As Ruby continued drinking, an unreadable expression entered Weiss' face as she seethed.

"What did you just-"

"Washboard. Weissboard, I don't know."

Taking a deep breath, Weiss pressed her fingers against her chest, withstanding the temptation to strangle the little shit right in front of her. She had an image to uphold, so she would play the patient role for now-

"Poking your tits won't make them bigger than mine."

"You insolent BITCH."

As Weiss leapt over the table screaming about how she was still a growing woman, Blake continued to frown her face off, her eyebrows furrowing further than trenches in a war zone. She absolutely refused to read any more books for the week.

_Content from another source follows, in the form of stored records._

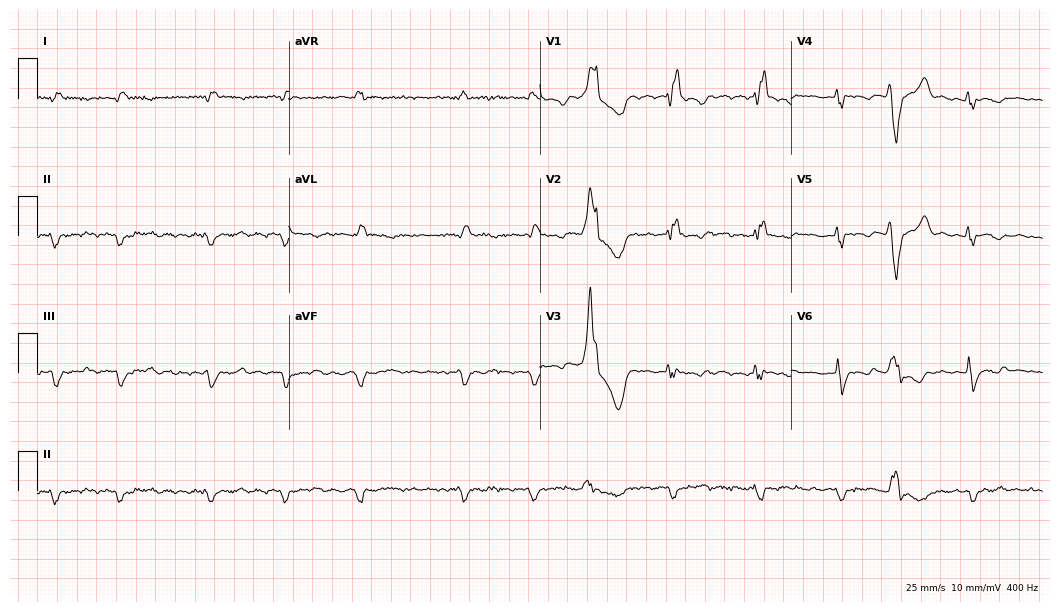
12-lead ECG (10.2-second recording at 400 Hz) from an 82-year-old man. Screened for six findings — first-degree AV block, right bundle branch block (RBBB), left bundle branch block (LBBB), sinus bradycardia, atrial fibrillation (AF), sinus tachycardia — none is recorded.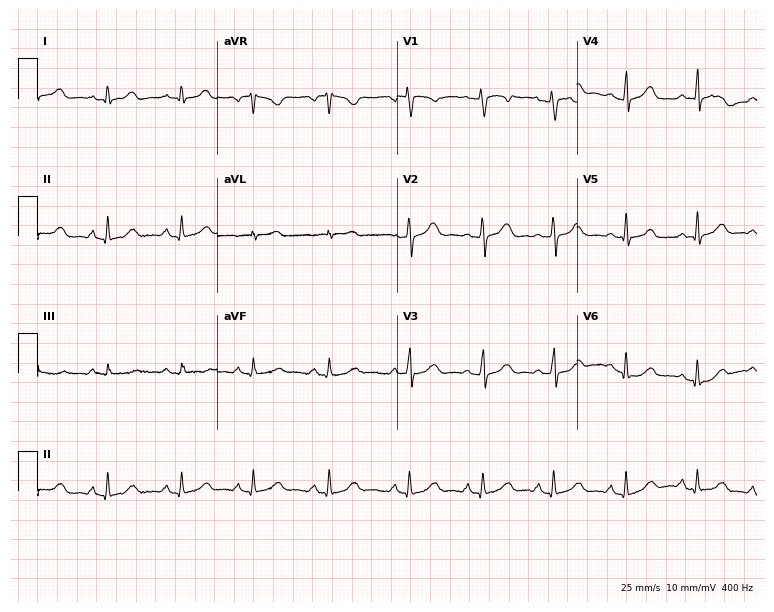
12-lead ECG from a female patient, 21 years old (7.3-second recording at 400 Hz). No first-degree AV block, right bundle branch block (RBBB), left bundle branch block (LBBB), sinus bradycardia, atrial fibrillation (AF) or sinus tachycardia recorded for this tracing. Other findings, if any, are not listed.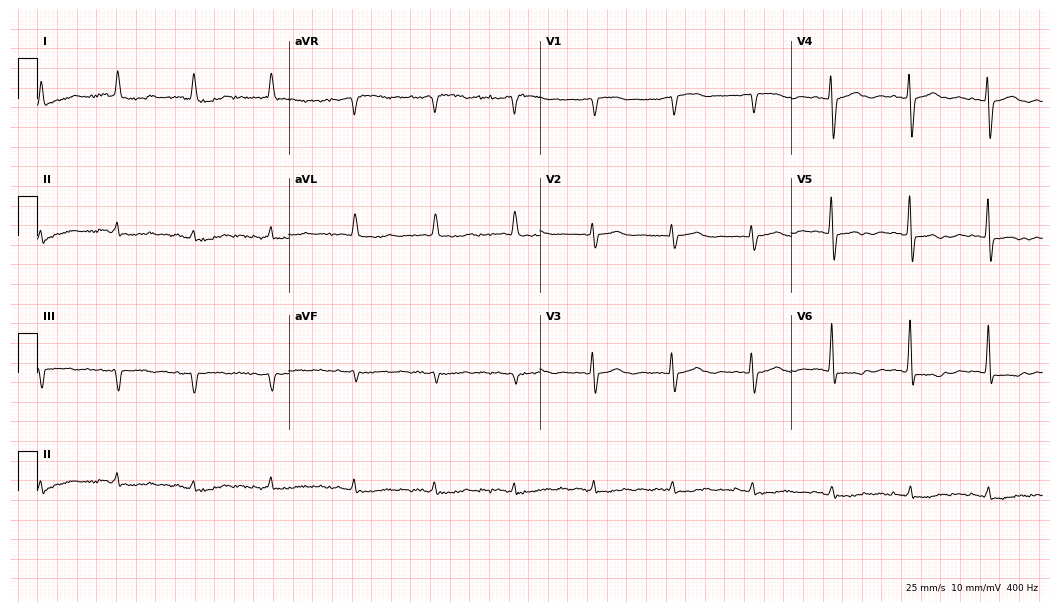
12-lead ECG from a woman, 85 years old. Screened for six findings — first-degree AV block, right bundle branch block, left bundle branch block, sinus bradycardia, atrial fibrillation, sinus tachycardia — none is recorded.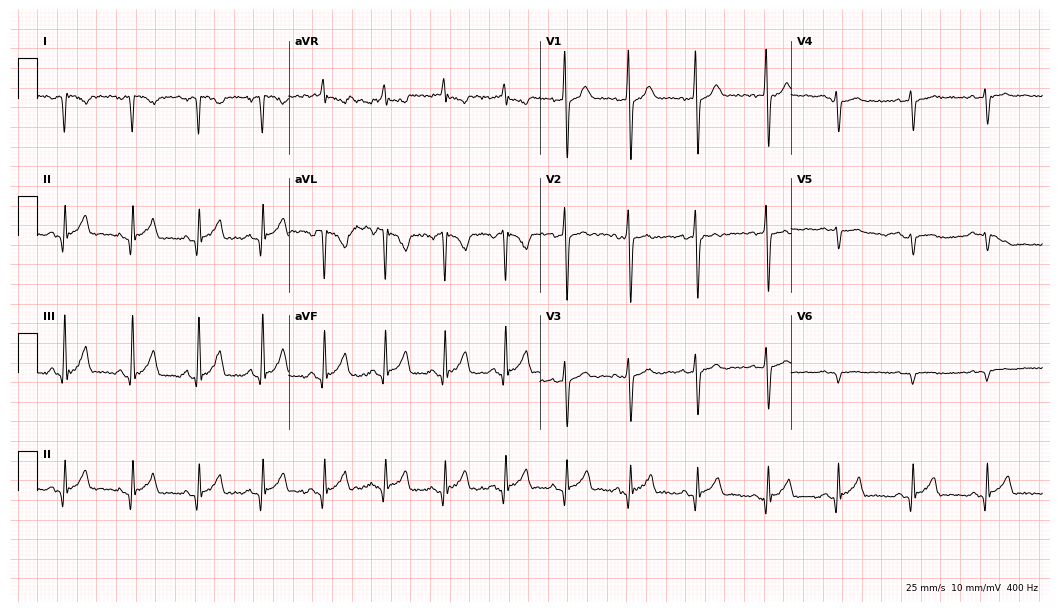
12-lead ECG (10.2-second recording at 400 Hz) from an 18-year-old male patient. Screened for six findings — first-degree AV block, right bundle branch block, left bundle branch block, sinus bradycardia, atrial fibrillation, sinus tachycardia — none is recorded.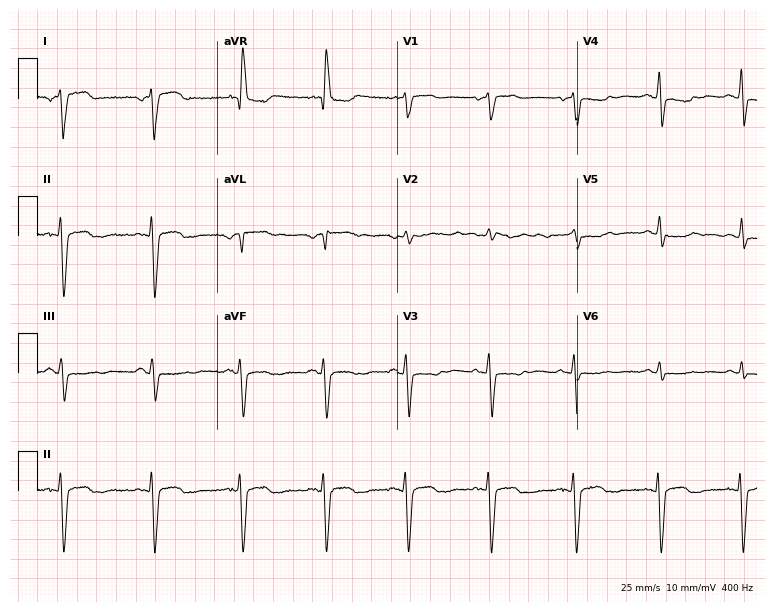
Standard 12-lead ECG recorded from a female patient, 58 years old (7.3-second recording at 400 Hz). None of these six findings is recorded: first-degree AV block, right bundle branch block (RBBB), left bundle branch block (LBBB), sinus bradycardia, atrial fibrillation (AF), sinus tachycardia.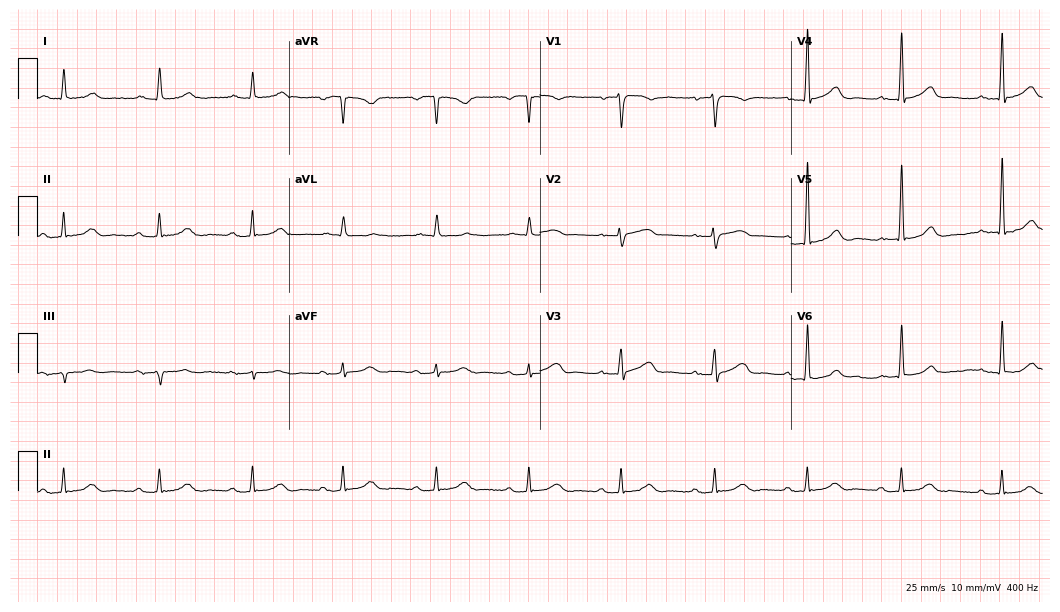
Electrocardiogram, a 75-year-old male. Interpretation includes first-degree AV block.

The idea of Adam killing literally everyone in the room- herself included- suddenly didn't sound like the worst thing ever.


Adam wanted to fucking kill Blake.

Fuck, he seethed as he slammed a fist against a table in a dark room, sitting in front of a computer. Of course she finds and deletes my treasure before she bailed on me.

That was it. This was his breaking point.

No sane man or woman ever messed with his dog Faunus porn collection. Who the fuck on Remnant would want to deny a man of puppy eyes? Even after he reveals a secret to Blake, she fucking runs from him because he liked a bit of dog Faunus action and deletes the fucking thing at the same time.

Did she even know how hard it was to get porn as an international terrorist without getting anyone else to know?

He was going to fucking cut a certain cat's head off if he ever saw her. In the name of the White Fang, of course. And he'd see to the very end of it, even if it meant ruining his own fucking reputation, image, and personality to succeed.